- Education: Swarthmore College (BA)
- Occupations: Journalist, TV anchor and host
- Employer: France 24
- Known for: TV journalism

= François Picard (journalist) =

Franco-American journalist

François Picard is a Franco-American journalist for the English-language service of the France 24 cable news network. Based in Paris, he hosts the current affairs talk show The France 24 Debate as well as the Friday discussion show The World This Week, a journalists' roundtable.

== Early life ==
Picard, a dual national of France and the United States, attended the Lycée Français de New York. His first exposure to journalism was as a summer intern at the Paris photo news agency Sipa Press in 1984. Picard graduated with honors from Swarthmore College, in suburban Philadelphia. He also studied for two semesters at the Université de Paris-IV Sorbonne.

== Career ==

=== Early career ===
Picard began his professional career in New York State, working first in Hudson Valley local radio at WKIP in Poughkeepsie. He also worked at WRWD and WAMC. He won multiple awards for local news coverage, including from the New York State National Association of Broadcasters, the Associated Press and the National Association of Broadcasters.

In 1990 Picard returned to France, where he has reported for Radio France International (RFI), Marketplace radio, UPI and Eurosport. His assignments have included the 1994 D-Day commemorations, the building of EuroDisney (now Disneyland Paris) and the launch of Eurostar service between Paris and London. Among the sporting events he has covered include two Olympics Games, the Tour de France and the 1994 Football World Cup.

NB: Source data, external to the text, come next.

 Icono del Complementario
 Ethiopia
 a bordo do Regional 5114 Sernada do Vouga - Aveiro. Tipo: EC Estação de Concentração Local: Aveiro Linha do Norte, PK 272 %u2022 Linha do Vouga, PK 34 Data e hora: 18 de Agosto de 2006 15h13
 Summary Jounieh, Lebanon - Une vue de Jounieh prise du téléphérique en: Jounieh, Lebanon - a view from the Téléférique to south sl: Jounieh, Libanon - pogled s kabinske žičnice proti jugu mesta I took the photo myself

=== West Africa bureau chief ===
Picard's first African assignments for RFI took him to Mali and to Somalia before he was named as Abidjan staff bureau chief at age 27.

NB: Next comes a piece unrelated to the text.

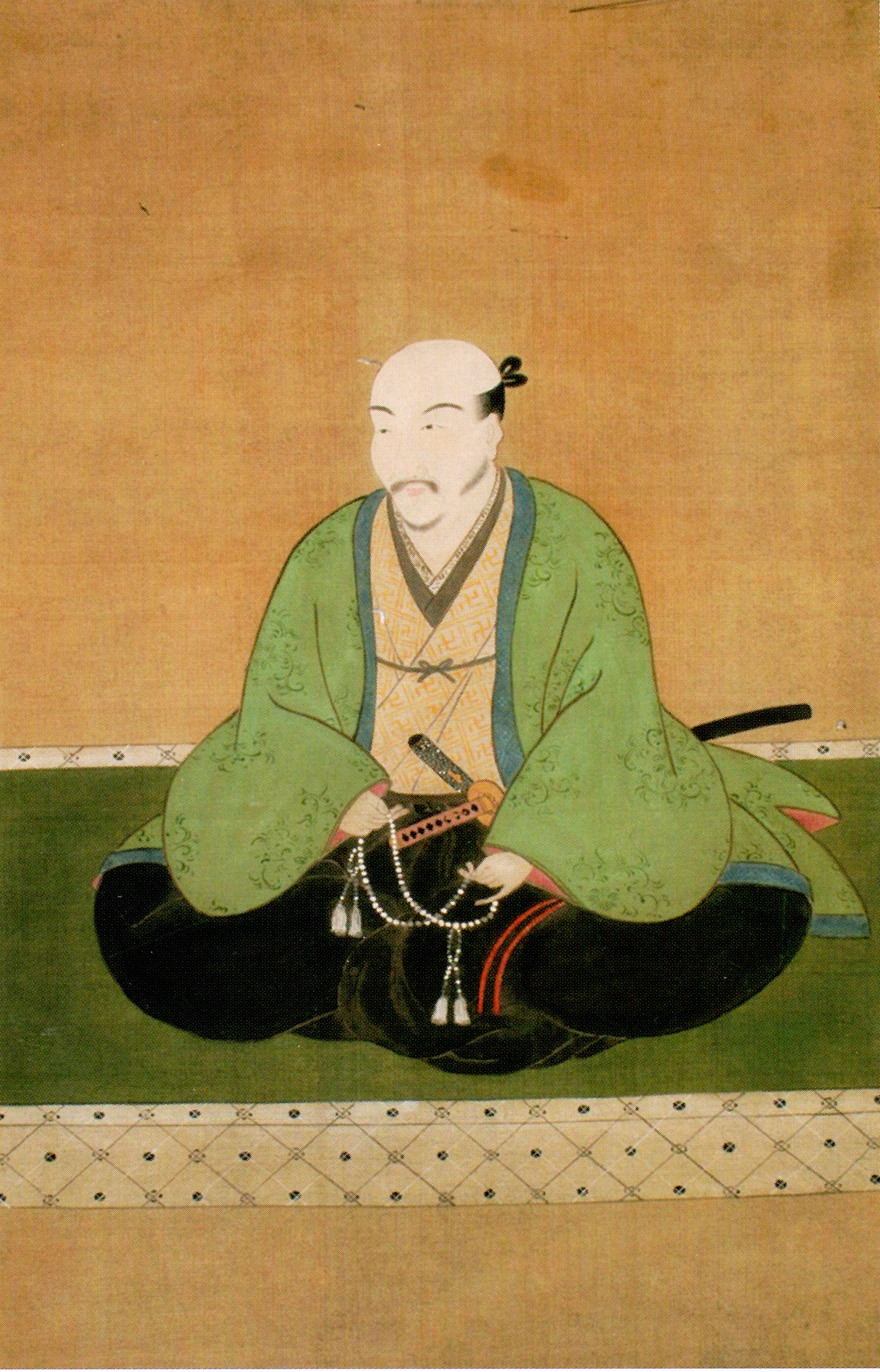 村井長次の肖像。

From 1995 to 1998, Picard chronicled Ivory Coast's escalating political tensions for both RFI and the French newspaper Le Monde, as well as civil war in Liberia and Sierra Leone. From Ivory Coast's 1995 boycotted election of Henri Konan Bédié and the arrival of the mercenaries Executive Outcomes in Sierra Leone to the April 1996 street fighting in Liberia's capital of Monrovia and Jerry Rawlings' 1996 re-election in Ghana, Picard has covered the entire region. He has reported several times from Nigeria, including the 1997 funeral in Lagos of the Afrobeat legend Fela Kuti. In 1997, Picard was among the foreign reporters trapped in a hotel surrounded by anti-government rebels in Sierra Leone's capital of Freetown.

=== France 24 ===
After returning to Paris and working for RFI's reporting assignment and business desks, Picard joined Eurosport.

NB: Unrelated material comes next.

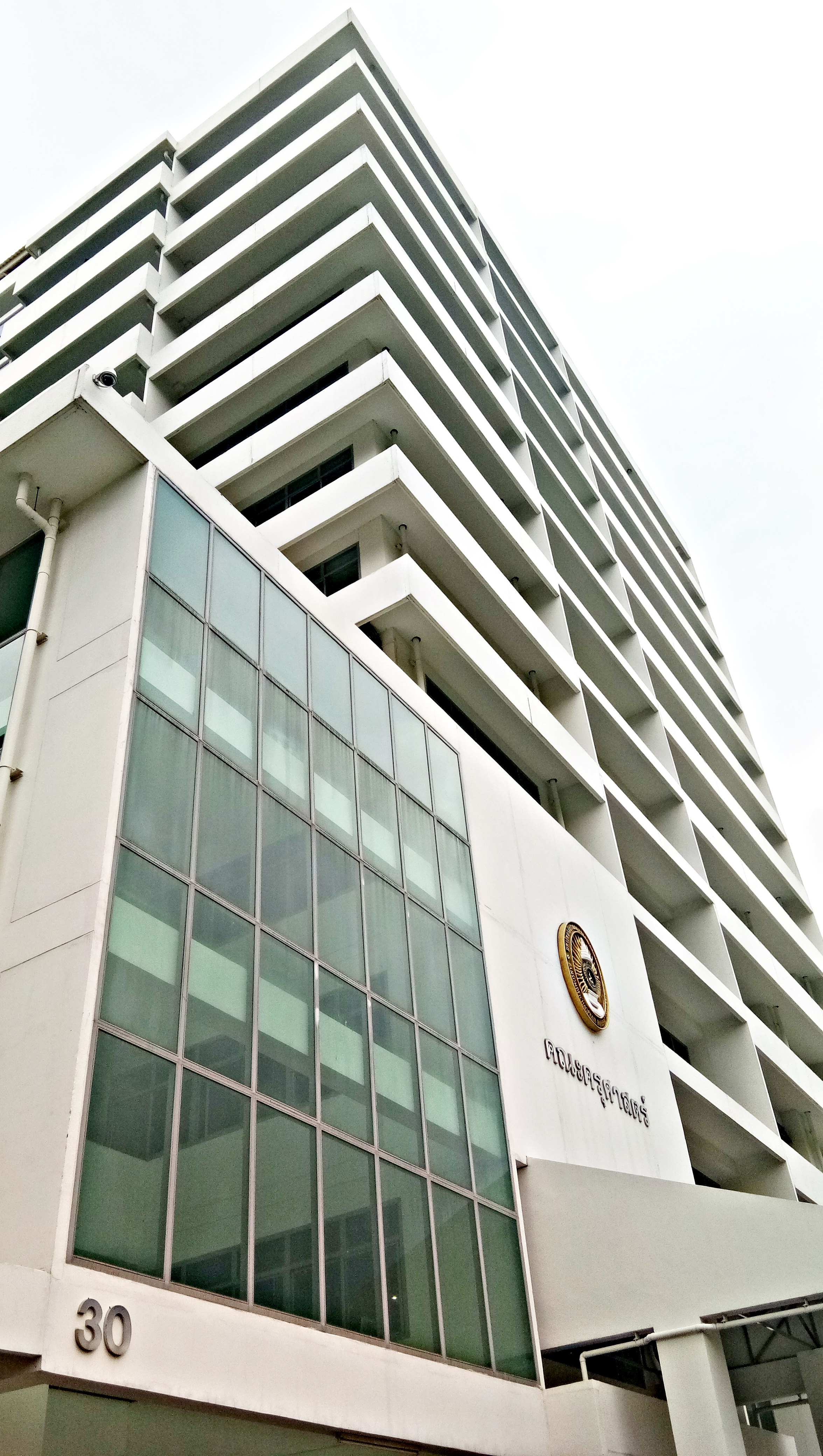 ตึก30 ครุศาสตร์ บ้านสมเด็จ
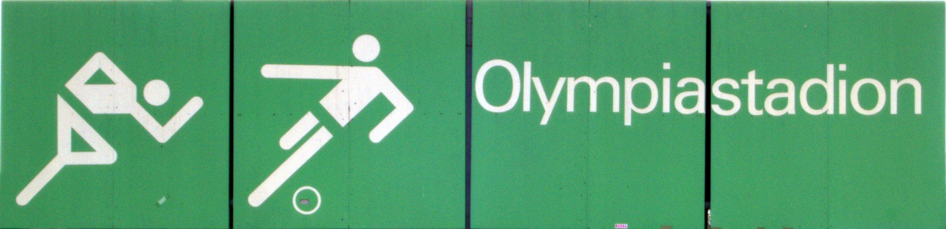 Logo am Olympiastadion in München - Detail

When France 24 was launched on 6 December 2006, Picard was an opening-night news presenter for the network's English-language service. He then covered events such as the 2007 French presidential election, the 2008 financial crisis in Dubai, and in 2010 the Ivory Coast election and that country's subsequent return to civil war.

In 2010, Picard was named host of the flagship current affairs program The France 24 Debate. His panels bring together different perspectives on topics of the day, such as the 2015 Paris Climate Change Summit, Algeria's pro-democracy movement and Europe's migrant crisis. Picard's major interviews have included Nigerian President Muhammadu Buhari, who expressed his desire to negotiate directly with the northern Nigerian terrorist group Boko Haram for the release of 219 Chibok schoolgirls the group had kidnapped. Picard's shows often bring together prominent newsmakers and scholars. He has appeared on radio and TV debates as a guest and a moderator.

On Fridays, Picard hosts the journalists' roundtable The World This Week, first launched in partnership with the International Herald Tribune and, later, The Daily Beast. The American foreign editor Christopher Dickey was a regular panellist for the roundtable until his death in July 2020.